Perché questi stessi cittadini di paesi
ricchi ignorano quanto il loro benessere dipende dallo sfruttamento delle
ricchezze dei paesi poveri?
Perché dei dirigenti di paesi si dichiarano civili mentre
permettono l'aggravarsi della povertà, dell'inquinamento del pianeta, dello
sviluppo dell'aids, dell'incremento della produzione di armi
di tutti i tipi, del dominio del profitto finanziario, a dispetto della pace,
della giustizia e della cooperazione solidale tra i popoli?
Perché i cittadini dei paesi ricchi non sanno quali sono i paesi
produttori e venditori di armi?
Perché i mass-media dei paesi ricchi danno nei documentari,
nelle conversazioni televisive e nei film tanto spazio
all'odio, alla violenza. alle armi, ai ricchi, e così
poco alla fratellanza, alla tenerezza, ai poveri?
Perché, fino alla seconda
guerra mondiale, i morti militari erano più numerosi di quelli civili, mentre
dopo la seconda guerra mondiale, la proporzione di morti civili nelle guerre è
nettamente più grande?
Perché i dirigenti
del mondo che si dichiarano civili non riescono a risolvere i conflitti con
altri mezzi che la violenza delle armi, sapendo che le vittime sono in
maggioranza e principalmente dei civili?
Perché un'azione bellica, che ha luogo in un paese ricco, è
condannata per aver ucciso dei civili, e quando questa azione
ha luogo in un paese povero, ci si accontenta di chiamarla "inevitabile effetto
collaterale"?
Perché un individuo o un paese dichiara con fierezza che è nromale che
il più forte sia il vincitore, e questo individuo o
paese si scandalizzi perché il vincitore si rivela essere un altro che se
stesso?
Perché si condanna il racket e il
gangsterismo degli individui e non quello degli Stati?
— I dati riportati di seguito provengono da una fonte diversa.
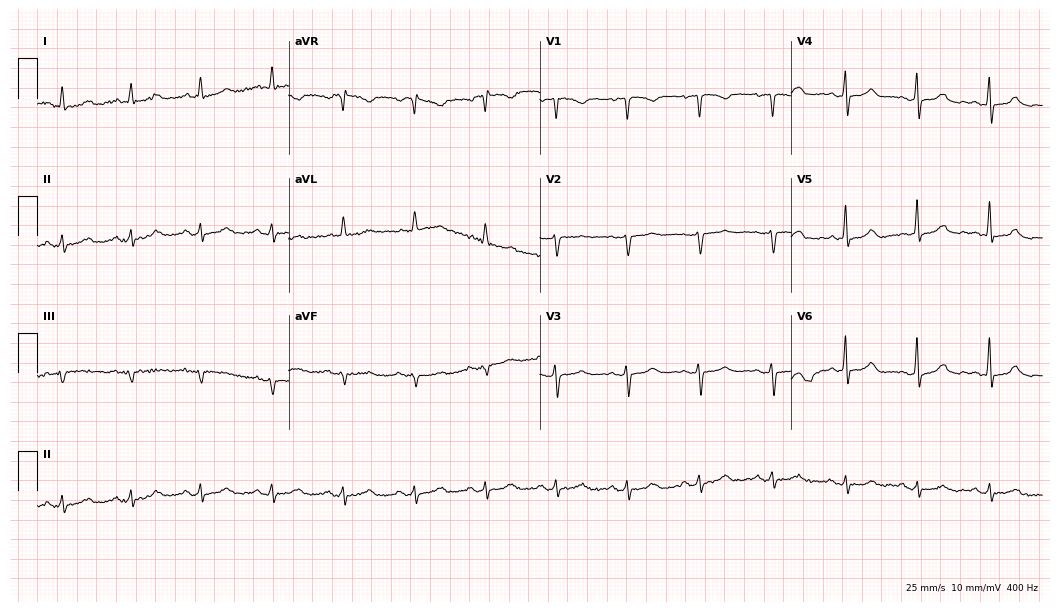
12-lead ECG from a woman, 65 years old. Recorded interpretation: within normal limits.
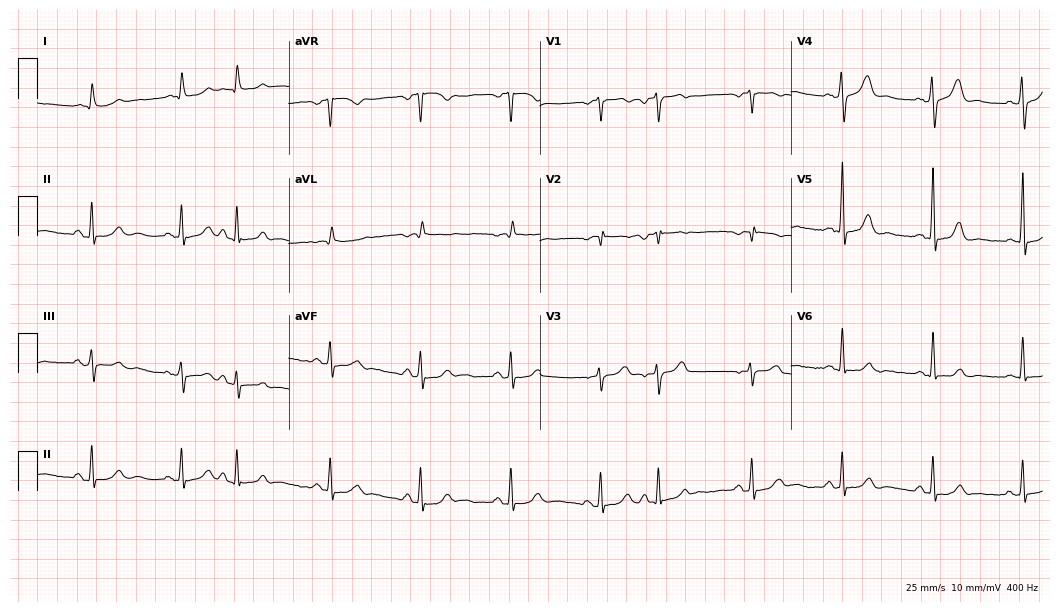
12-lead ECG (10.2-second recording at 400 Hz) from a 75-year-old man. Screened for six findings — first-degree AV block, right bundle branch block (RBBB), left bundle branch block (LBBB), sinus bradycardia, atrial fibrillation (AF), sinus tachycardia — none is recorded. Only these six findings were labelled.

Perché si chiama "terrorista"
chi usa della violenza delle armi contro i civili, senza avere il potere dello
Stato, e non si definisce "terrorista" chi fa lo stesso avendo il
potere dello Stato?
Perché non si chiede mai quali motivi spingono un ragazzo o una
ragazza, poveri e ignoranti, o agiati ed istruiti, a sacrificare la propria
vita e quella altrui in un'azione violenta?
Perché il nuovo
ordine internazionale, con il quale i dirigenti dei paesi ricchi hanno
giustificato la loro prima guerra contro l'Irak, è
stato seguito da un disordine ancora più grave nel mondo?
Perché coloro che
si dicono civilizzati non sanno trovare ciò che tutti i filosofi del mondo
hanno indicato come il giusto modello di vita: l'armonia con se stesso, con gli
altri e con la natura?
Perché la ricchezza
rende insensibile, il potere rende arrogante, l'umiliazione rende violento?
Perché coloro che hanno tutto non capiscono coloro che non hanno niente, quando questi ultimi
dichiarano: "O questo mondo è vivibile per tutti, o non lo è per
nessuno"?
Infine, perché i popoli dei paesi ricchi manifestano tanta
ignoranza e tanti pregiudizi su quelli dei paesi poveri, e vice-versa?